The Burn/Wound and Regenerative Medicine Laboratory has 3 main focuses:



  
1.  Heterotopic Ossification: Early diagnsosis and Prevention strategies

As many as 65% of our severely combat-injured service members will go on to develop heterotopic ossification (HO), a musculoskeletal disorder characterized by the formation of mature bone in soft tissues including muscle, tendon, ligaments and fascia. As a complication of trauma, HO presents the most important barrier to functional recovery and independence.Furthermore, over 60% of civilian major burn patients and over 50% of joint replacement surgery patients develop HO, with risks that only increase after subsequent operations.  The pervasive nature of HO extending across several tissue types suggests that treatment directed to a specific tissue may be ineffective, whereas therapy directed towards centrally acting pathways may be more effective.  Once bone forms around a joint, patients develop debilitating joint contractures and loss of mobility. Surgical excision of HO can be attempted to restore function, but patients with periarticular HO rarely regain complete range of motion, with contractures due to persistent or recurring HO.  Current medical strategies to prevent de novo or recurrent HO including glucocorticoids, bisphosphonates, and non-steroidal anti-inflammatory medications either have significant side effects and/or uncertain impact, possibly because they fail to target key pathways involved in HO formation.  In addition to effective therapies, methods of identifying potential HO patients prior to radiographic diagnosis are needed to target early intervention to a population that is likely to benefit.  Given the burden of HO disease in these populations, its high morbidity and suboptimal treatments, there is substantial need for early diagnosis and therapy to inhibit HO by targeting its causative processes.

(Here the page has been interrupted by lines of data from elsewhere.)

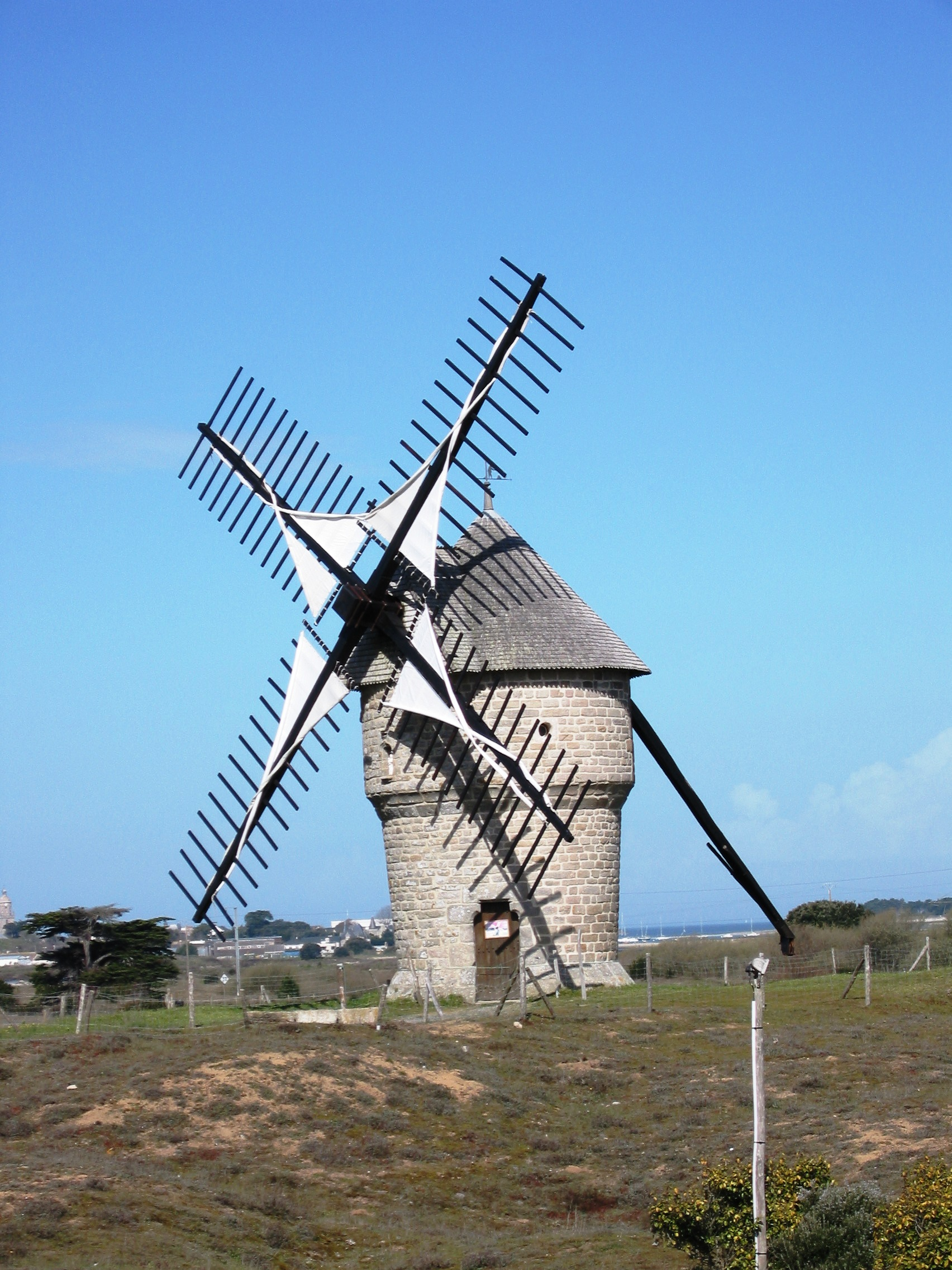 Batz sur Mer, Moulin à vent, Photo prise par Harrieta171 le 24/03/05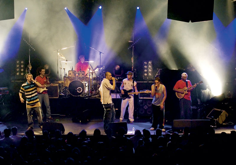 Datune en concert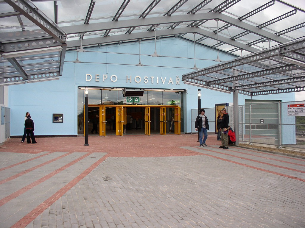 Metro station Depo Hostivař in Prague, entrance – Stanice metra Depo Hostivař, vstup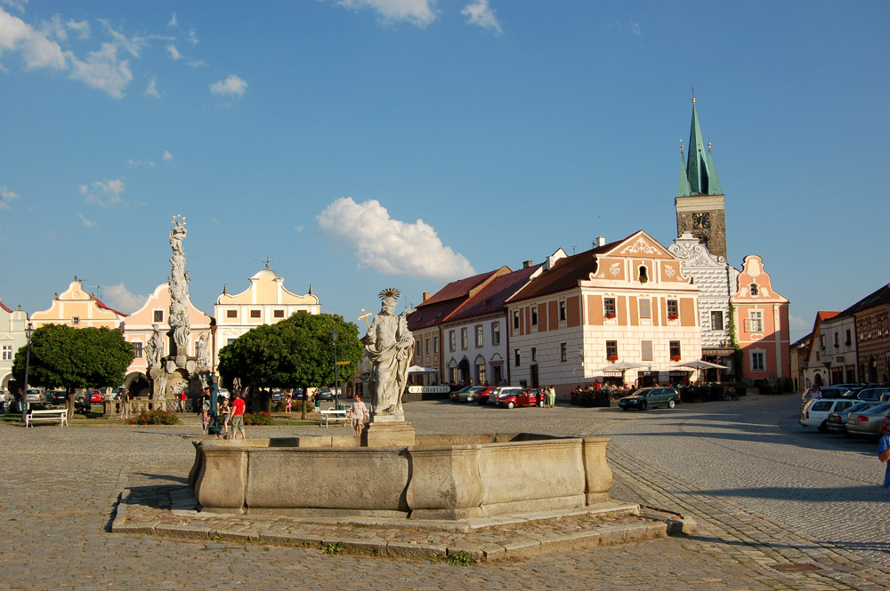 Jihovýchodní část náměstí Zachariáše z Hradce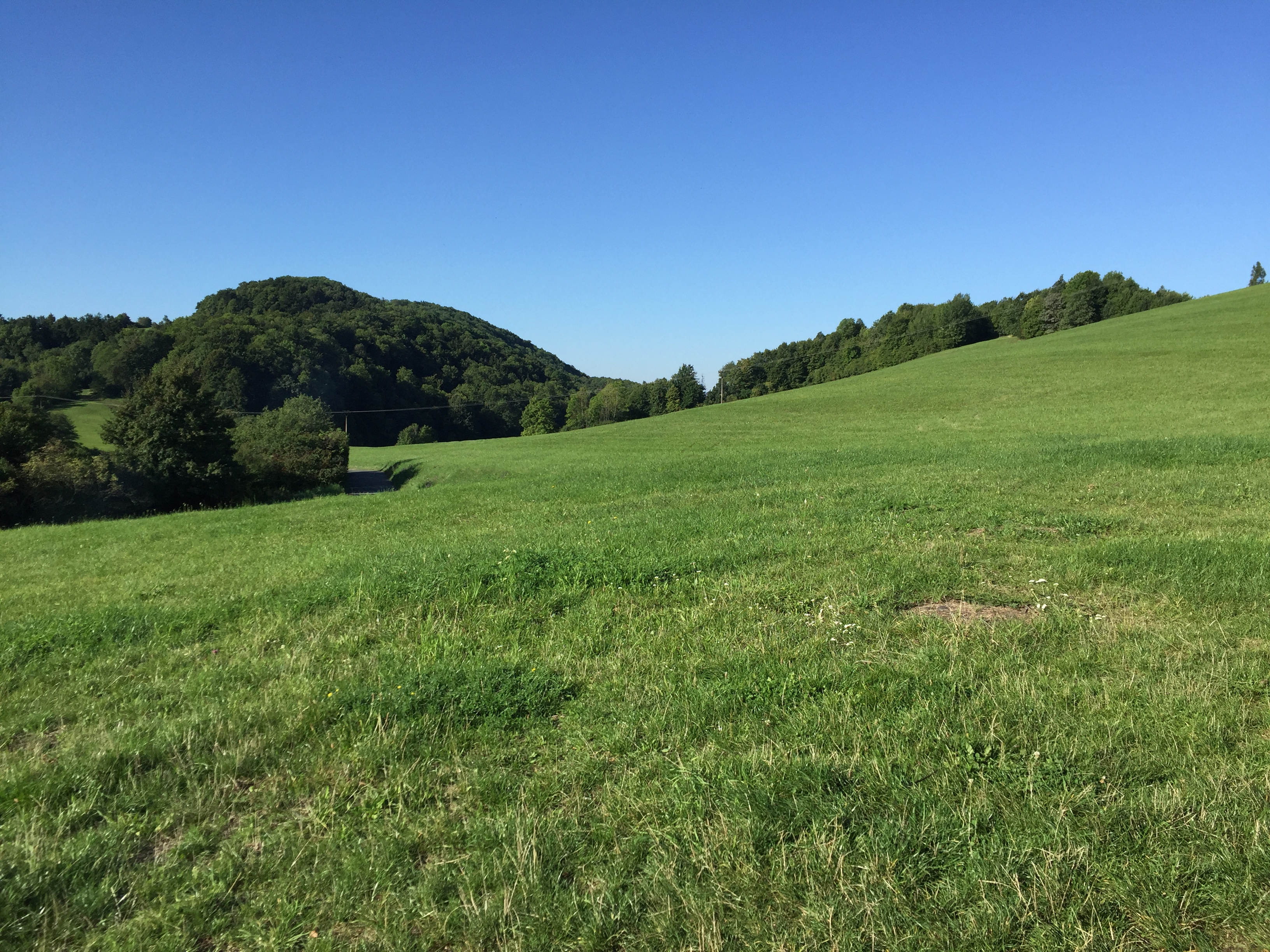 Požaha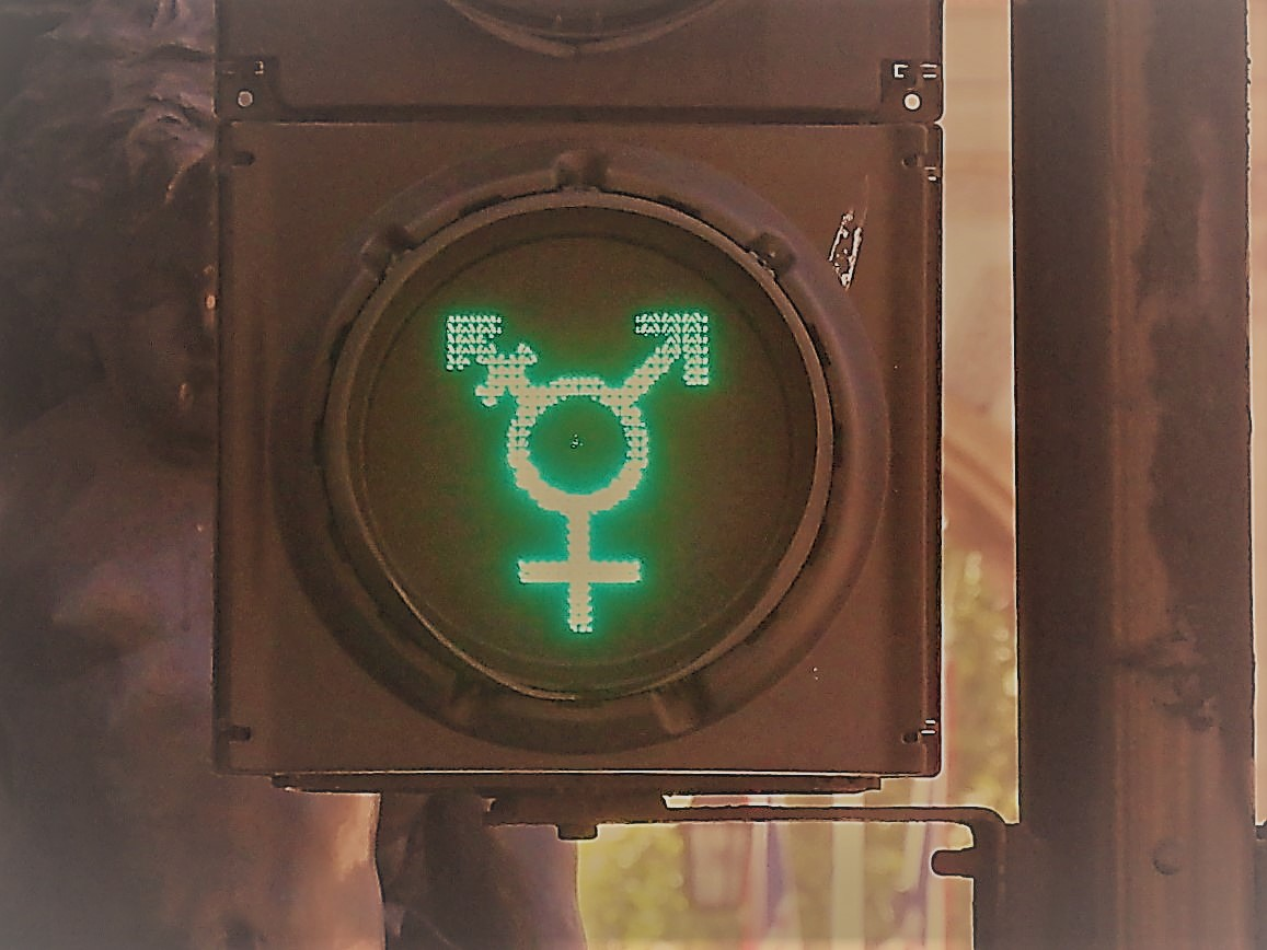 Zeichen für sexuelle Diversität auf grünem Ampelzeichen, London, Nähe Trafalgar Square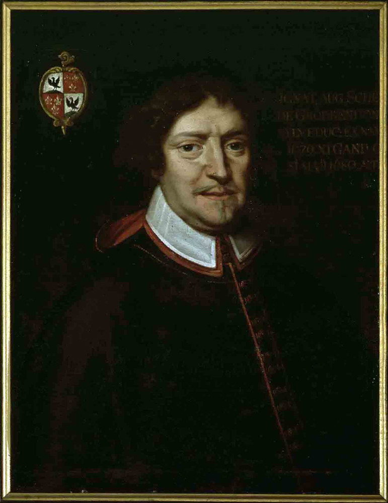 Portret van Mgr. Ignacius Augustinus Schetz De Grobbendonck; inv nr: 499/11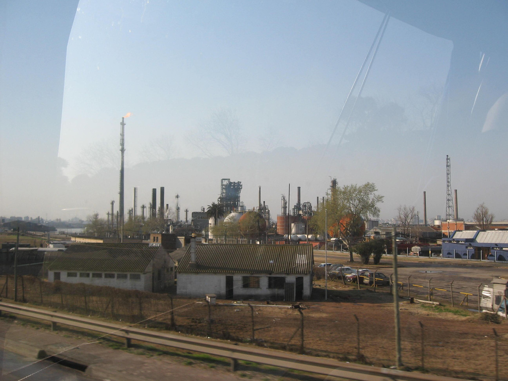 Industrial Area at Córdoba, Argentina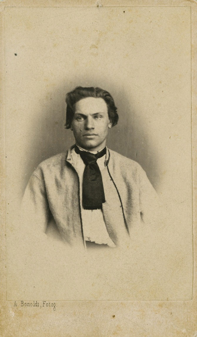 Беларуская (тарашкевіца): Партрэт Кастуся Каліноўскага (Kastuś Kalinoŭski)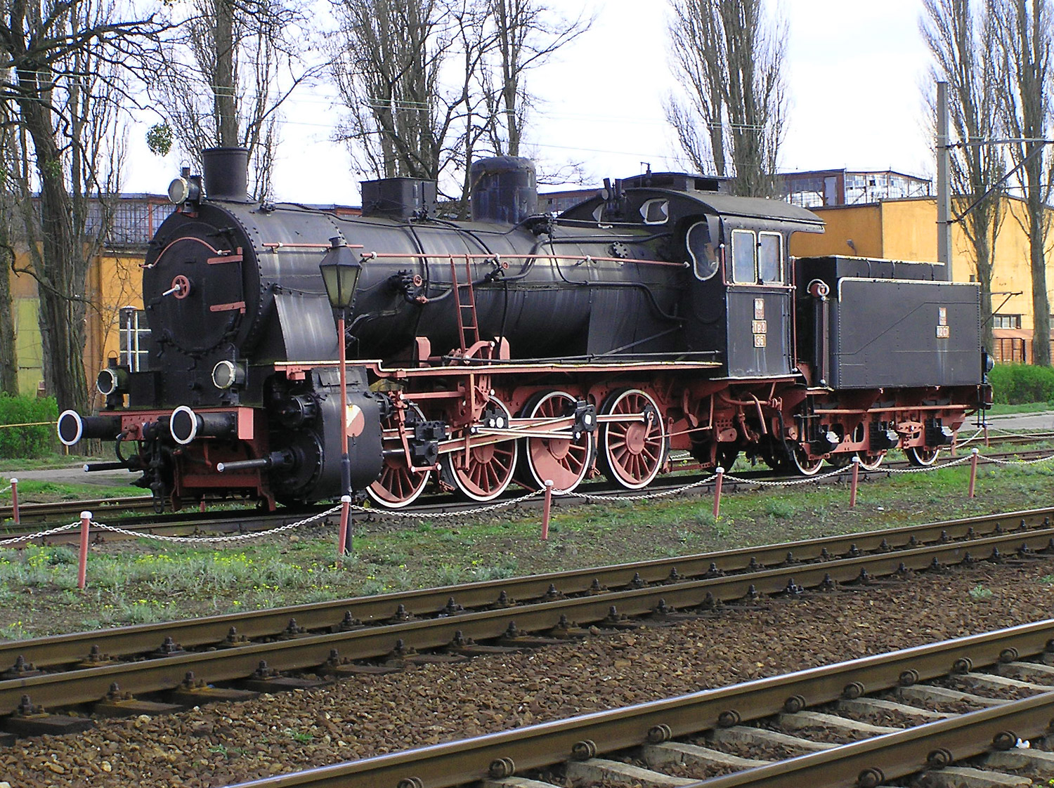 Tp3 class steam locomotive with 12C1 class tender in Zbąszynek, Lubuskie, Poland Parowóz Tp3 z tendrem 12C1 na stacji Zbąszynek (woj. lubuskie)

2.  Bone Tissue Engineering
Alloplastic bone substitutes are prone to infection and inflammation, while autogenous bone grafts are limited in availability and create a donor-site defect. Thus, there is a significant need for readily available autogenous tissue which can aid in bone regeneration without resulting in a donor-site defect. The purpose of this study is to demonstrate the role of ALK2, a BMP type I receptor, as a novel target to 1) improve in vitro mesenchymal stem cell osteogenic differentiation and 2) enhance in vivo bone regeneration and calvarial healing.  












3.  Allograft Survival

Cadaveric allotransplantation offers a promising option for reconstruction in patients with extremity burns and mutilating trauma. However, rejection of transplanted tissues (e.g.skin, hand, or arm) presents a significant clinical barrier to allograft survival. Lymph nodes are a known site of alloantigen presentation, an important step in the development of rejection. The extremities are particularly amenable to interventions involving lymph nodes due to their consistent lymphatic drainage patterns. The goal of the proposed project is to target the sentinel lymph node basin as a method to delay or completely mitigate the immune rejection of an extremity allograft.  We will also characterize additional surgical and therapeutic measures which may further modulate this response.